(Dataset excerpt Opens)

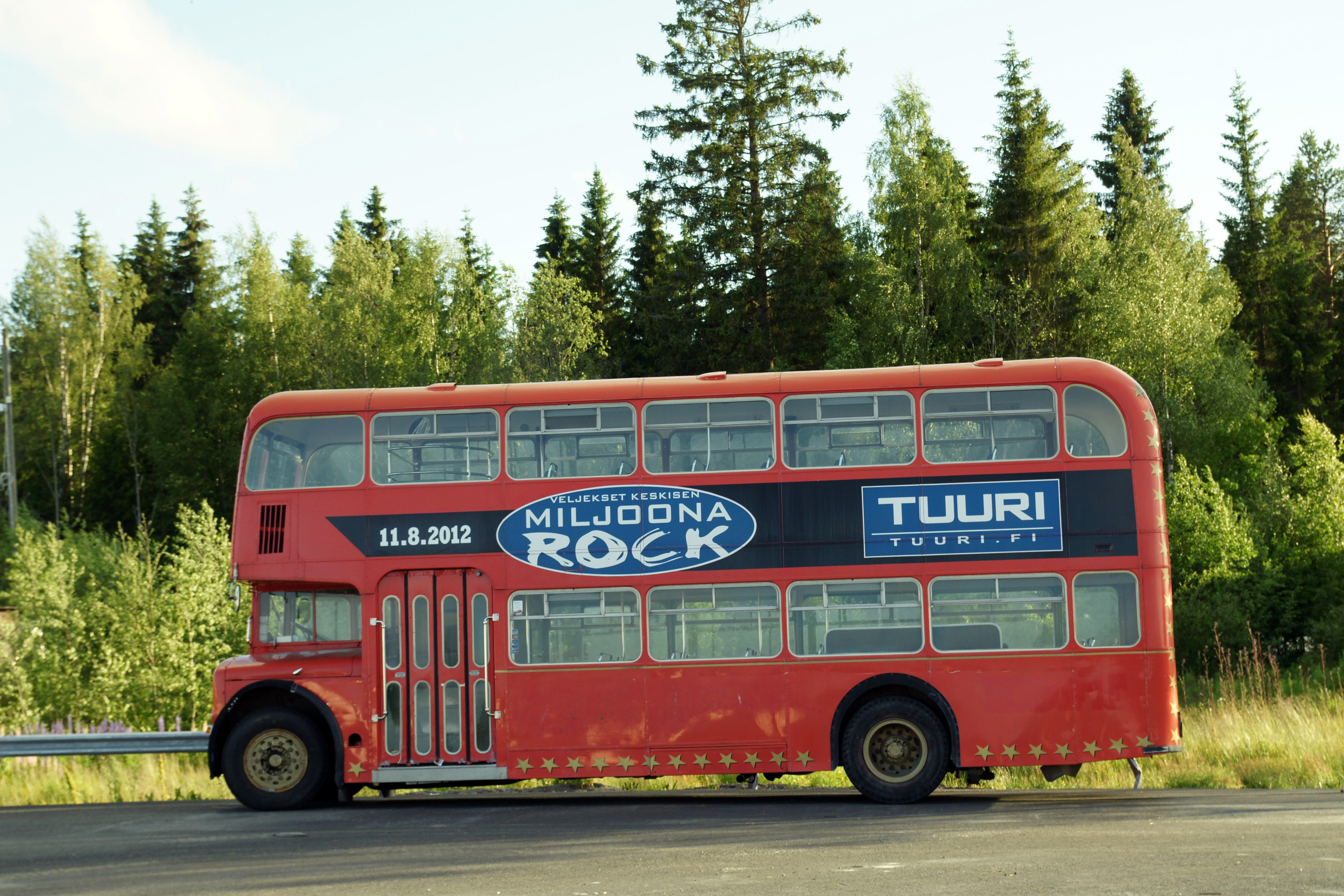 Miljoonarock-mainoksin varustettu linja-auto Tuurin kyläkaupan ympäristössä.
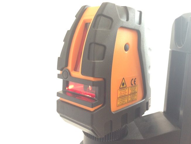 Lazerinis gulsčiukas
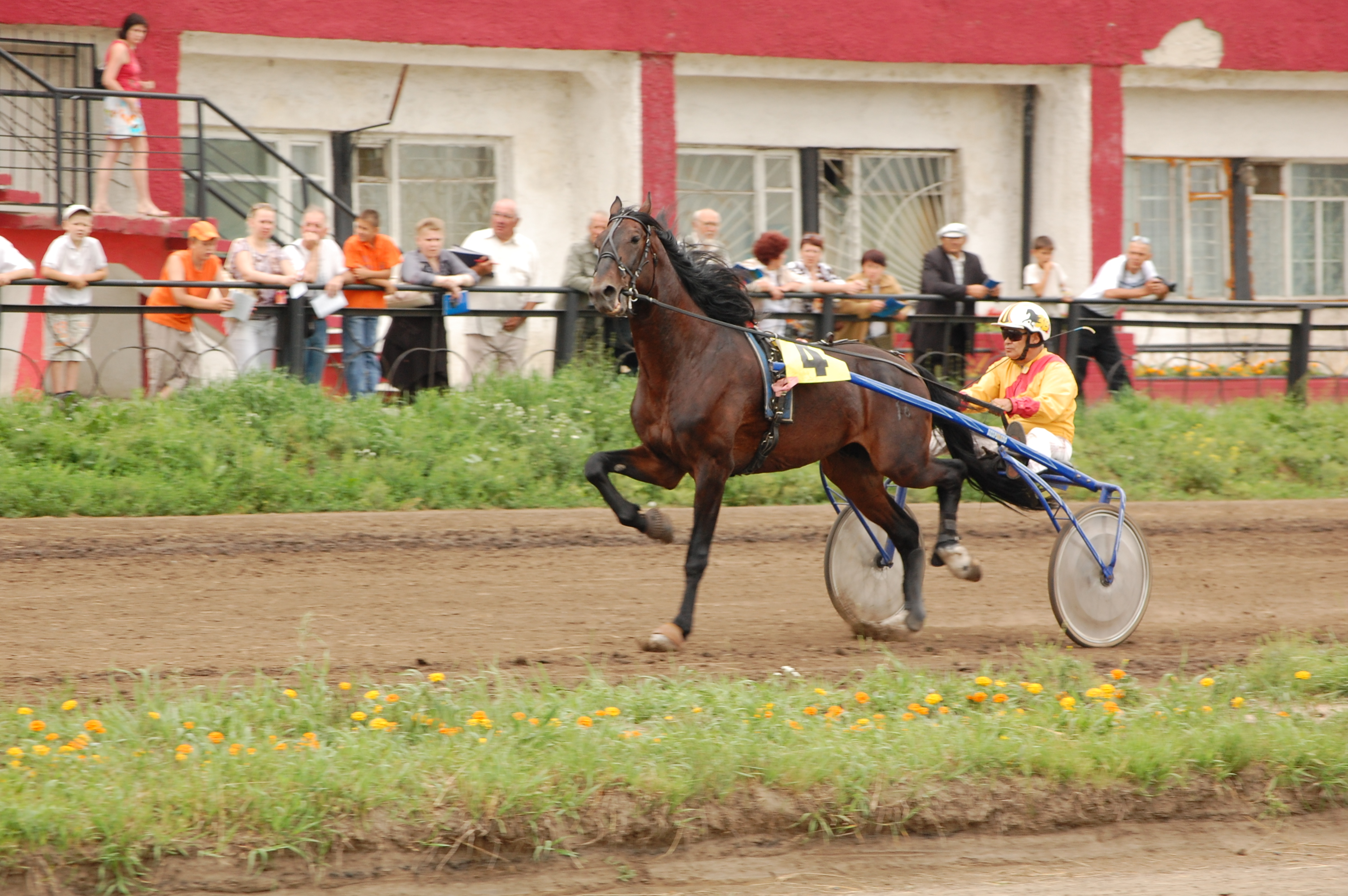 Скачки на Алтайском краевом ипподроме
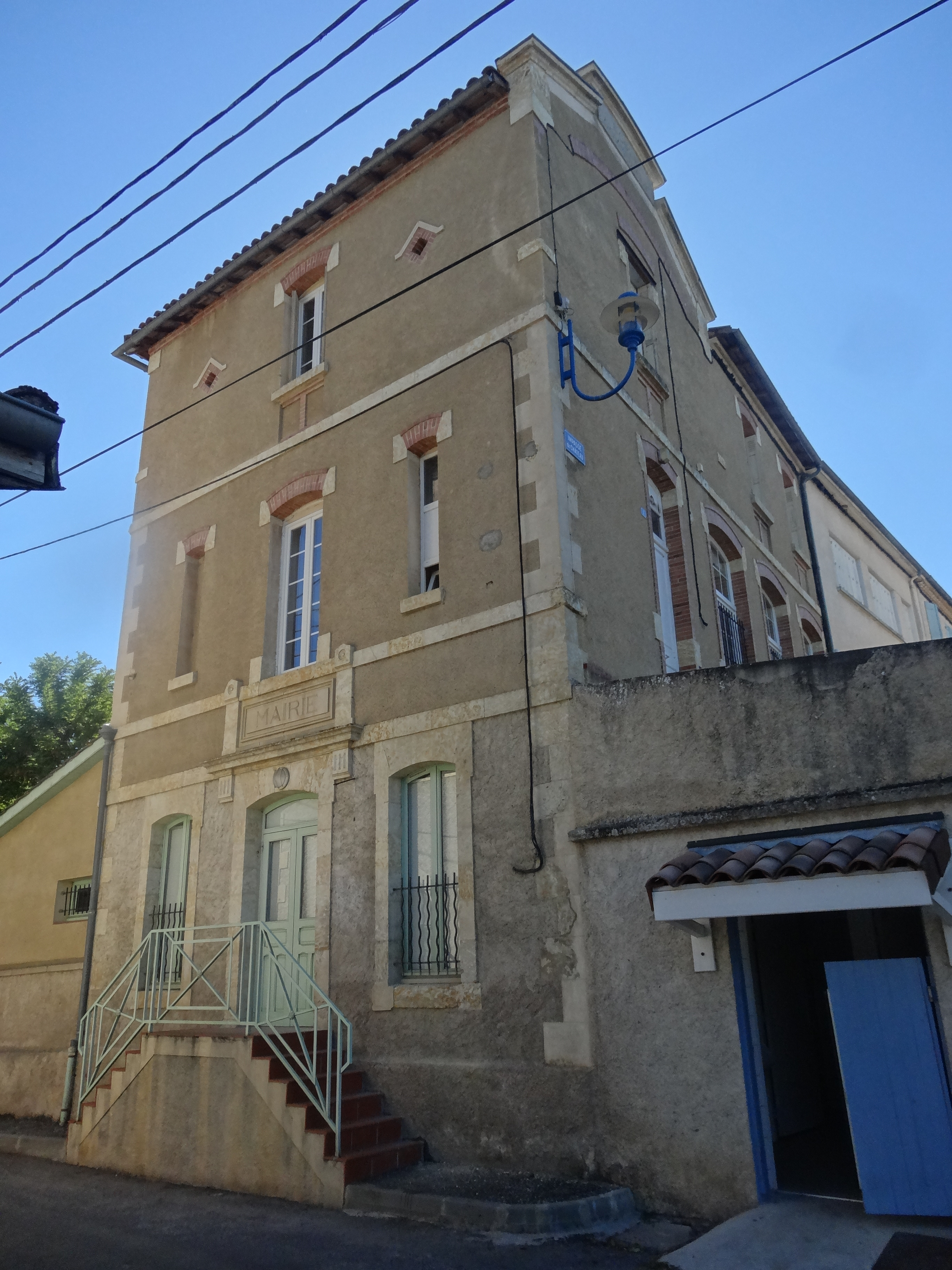 Ancienne mairie d'Auterive.

(Dataset excerpt Closes)

(What this task involves):
Pictures stay out of the copy; print the material above exactly.

(Response to this exercise):
 Miljoonarock-mainoksin varustettu linja-auto Tuurin kyläkaupan ympäristössä.
 Lazerinis gulsčiukas
 Скачки на Алтайском краевом ипподроме
 Ancienne mairie d'Auterive.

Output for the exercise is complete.